A Chord diagram of autophagy. The left side of the picture shows the enrichment results related to autophagy in GSEA, and the right side shows the genes that play a decisive role in each enrichment result. B-D The expression levels of Beclin-1, Hspb1 and Lgals3 after glutamate-stimulated primary spinal cord neurons for 3 h, 6 h, and 12 h by ELISA (One-way ANOVA, n = 3/group). E-G Correlation analysis of Beclin-1, Hspb1 and Lgals3. GSEA, Gene Set Enrichment Analysis; ELISA, enzyme-linked immunosorbent assay. * P < 0.05, ** P < 0.01, *** P < 0.001.

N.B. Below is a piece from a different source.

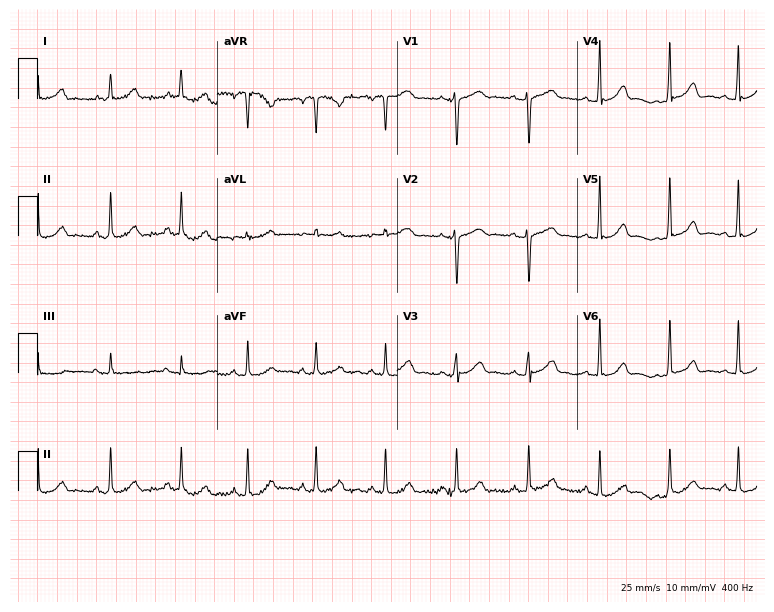
12-lead ECG from a female patient, 35 years old. Recorded interpretation: within normal limits.
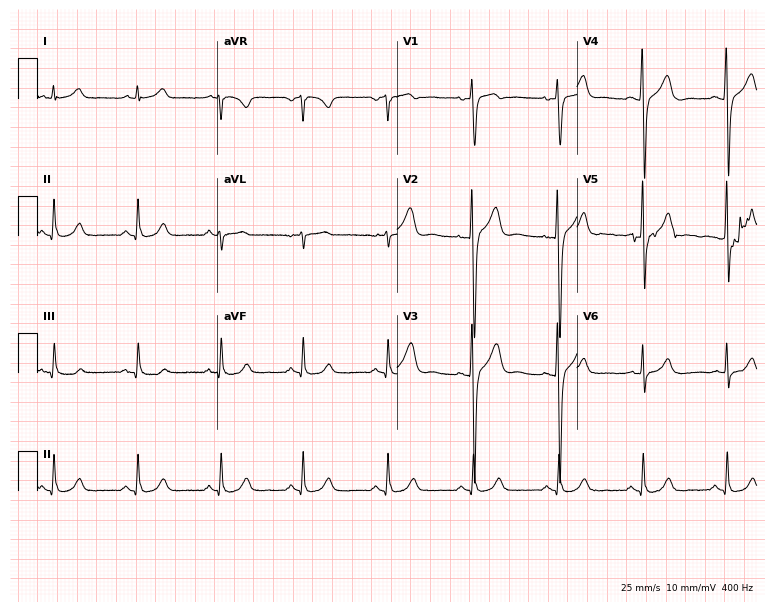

https://doi.org/10.1371/journal.pone.0303235.g008

Discussion

In this study, we initially identified a characteristic gene set comprising 195 candidate genes closely associated with excitotoxicity by employing WGCNA, DEG, and RF algorithms. Subsequently, through Metascape and PPI analyses, we inferred that this characteristic gene set is intricately linked to neuronal stress injury. Furthermore, utilizing the LASSO method, we pinpointed six key genes–Anxa2, S100a10, Ccng1, Timp1, Hspb1, and Lgals3. The robust diagnostic significance of these six key genes, as indicated by their Area Under the Curve (AUC) values, underscored their potential utility in distinguishing between four distinct subacute SCI models in rats. Highlightedly, Hspb1 and Lgals3 were identified as pivotal players in regulating neuronal autophagy triggered by excitotoxicity.

In the normative CNS, glutamate clearance by neurons and astrocytes occurs promptly [56]. Post-SCI excitotoxicity primarily stems from extracellular glutamate accumulation, although various specific mechanisms are implicated [3]. Acute phase SCI (< 3 days) is characterized by mechanical injury-induced neuronal and glial cell rupture, accompanied by direct glutamate release [4]. Subacute SCI (3–14 days) witnesses escalated neuronal and glial cell impairment, leading to glutamate receptor (NMDA, AMPA, and kainic acid receptors) saturation and subsequent intracellular calcium influx, culminating in autophagy and apoptosis [3,8,57]. Concomitantly, hindrance in glutamic acid recovery by activated astrocytes via lipid peroxidation exacerbates glutamate accumulation in the SCI milieu [3].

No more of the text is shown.